Intranasal (i.n.) vaccination offers several advantages over the intramuscular (i.m.) route, like simple, needle-free administration without the need for trained personnel, potentially less adverse effects and the induction of local mucosal immune responses [1]. On the other hand, vaccines administered via the i.n. route generally induce low systemic immune responses when compared to i.m. administration likely due to mucociliary clearance and low antigen uptake.
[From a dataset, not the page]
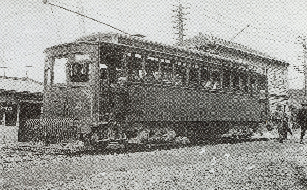 九州電気軌道の1形電車4号。中央区（後に中央町）電停付近で明治44年頃に撮影。

Mucoadhesive polymers have been used to increase the immunogenicity of i.n. vaccines by increasing nasal residence time and enhancing antigen presentation [1].

Chitosan, a polysaccharide that is obtained by deacetylation of the natural polymer chitin, has mucoadhesive properties and showed promising results as an adjuvant in nasal vaccines [2], [3], [4], [5]. However, the unfavorable pH-dependent solubility and charge density led to the synthesis of its quaternized derivative N,N,N-trimethyl chitosan (TMC) (Scheme 1), which is well soluble in aqueous solution at neutral pH.

TMC is traditionally synthesized by reaction of chitosan with excess iodomethane in strong alkaline conditions with N-methyl-2-pyrrolidone (NMP) as solvent and the degree of quaternization (DQ) can be varied by varying the number of reaction steps [6]. Besides N-methylation this synthesis method also introduces substantial O-methylation on the hydroxyl groups located at the C-3 and C-6 of the glucosamine unit. The degree of O-methylation (DOM) increases up to 80–90% with increasing DQ [7], [8]. Recently, O-methyl free TMC was synthesized using a novel two-step synthesis procedure, allowing good control of the DQ without altering other structural properties. Both DQ and DOM were found to influence toxicity and transepithelial electrical resistance (TEER), an indicator for opening of tight junctions, in a Caco-2 cell model. A higher DQ leads to more toxicity and a stronger TEER effect, with a maximum effect on TEER at a DQ above 60%. Furthermore, O-methyl free TMC has a much stronger effect on TEER than O-methylated TMC (TMC-OM) and shows more in vitro cell toxicity [8]. Another characteristic of TMCs is the degree of N-acetylation (DAc). Partial reacetylation of TMC (from 17 to 54%) decreased the in vitro cell toxicity and effect on TEER but increased the enzymatic degradability of TMC by lysozyme [9].

Little is known about the relationship between the structural characteristics and adjuvant properties of TMCs in vivo. For TMC-OM solutions in i.n. vaccination with ovalbumin an optimal DQ of 40% was reported although differences were small [10]. Previously, whole inactivated influenza virus (WIV) vaccine was formulated with TMC-OM with a DQ of 15% or 37%. This resulted in positively charged nanoparticles with partially bound TMC-OM. These particles had an intact viral ultrastructure. Strong, protective immune responses were induced after i.n. vaccination [11]. No significant differences were observed between the two different TMC-OMs. Most likely, TMC exerts its adjuvant effect by an improved antigen delivery, through an increased nasal residence time and/or enhanced uptake through the epithelium and by antigen presenting cells.

Besides differences in DQ, the TMC-OMs used in these studies also differed in DOM and, likely, polymer molecular weight. So, the individual contributions of DQ, DAc and DOM on the adjuvant effect of TMC are unknown.

In the present study we investigated for i.n. administered WIV the adjuvant properties of O-methyl free TMCs with varying DQs and reacetylated O-methyl free TMC in comparison to conventional TMC-OMs with similar DQ. The TMC-WIV vaccines were physicochemically characterized and the immunogenicity and protectivity of the vaccines were assessed in a murine challenge model. Additionally, the influence of TMC:WIV ratio on the quality and quantity of humoral immune responses was investigated.